The next most important parameters were the time since the first mention of a diagnosis of diabetes and HbA1c in the year prior to screening. Total cholesterol in the year prior to screening also was a factor for consideration.
Hazard ratios for the development of diabetic retinopathy were 7.13 for patients with mild retinopathy in both eyes at baseline and 2.56 for those with mild retinopathy in one eye. The hazard ratios increased by 1.28 for every 10-mmol/mol increase in HbA1c in the past 12 months, by 1.20 for every 5-year increase in the duration of diabetes, and by 1.12 for every 1-mmol/L increase in total serum cholesterol.
Three study populations, which altogether comprised almost 20,000 patients with diabetes, were used to validate the model; the largest population included more than 17,000 individuals. The main difference between the screening programs was the ethnic mix, Dr. Stratton highlighted. White patients dominated in the largest screening cohort, at 98%, but to a lesser extent in the other cohorts, at 47% (of 1,223 patients) and 81% (of 1,083). About half the patients in the cohorts were women, and the duration of diabetes ranged from 2.9 to 4.5 years. The majority (95%) of patients screened had type 1 diabetes. HbA1c ranged from 6.3% to 8.2% overall.
The investigators stratified patients according to quintiles of risk using the model, and found that the quintiles correlated very well with the chances of patients developing sight-threatening eye disease in each of the three validation cohorts. Comparing the lowest- with the highest-risk quintiles, the rate of progression to sight-threatening retinopathy was 1-3 and 55-79 per 1,000 per patient-years, respectively. The overall event rate was around 20 per 1,000 patient years.

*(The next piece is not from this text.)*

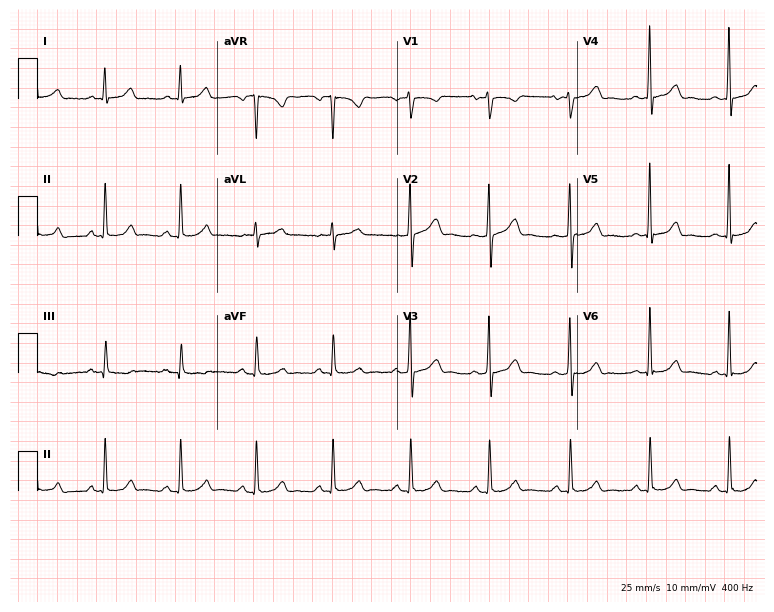
Standard 12-lead ECG recorded from a woman, 44 years old. Read as a normal ECG.

“Further validation in other screening programs and ethnic groups is required,” Dr. Stratton concluded.
The study was funded by a grant from the U.K. National Institute for Health Research, Health Technology Assessment Programme; and the Gloucestershire Hospitals National Health Service Foundation Trust. Dr. Stratton had no conflicts of interest.
AT EASD 2014
Key clinical point: A diabetic retinopathy screening tool based on a single hemoglobin A1c measurement performed well in three validation cohorts.
Major finding: The risk model discriminated between patients with a very low and a very high risk of progression of sight-threatening diabetic retinopathy.
Data source: Three English screening programs with a combined population of almost 20,000 patients with diabetes.
Disclosures: The study was funded by a grant from the U.K. National Institute for Health Research, Health Technology Assessment Programme; and the Gloucestershire Hospitals National Health Service Foundation Trust. Dr. Stratton had no conflicts of interest.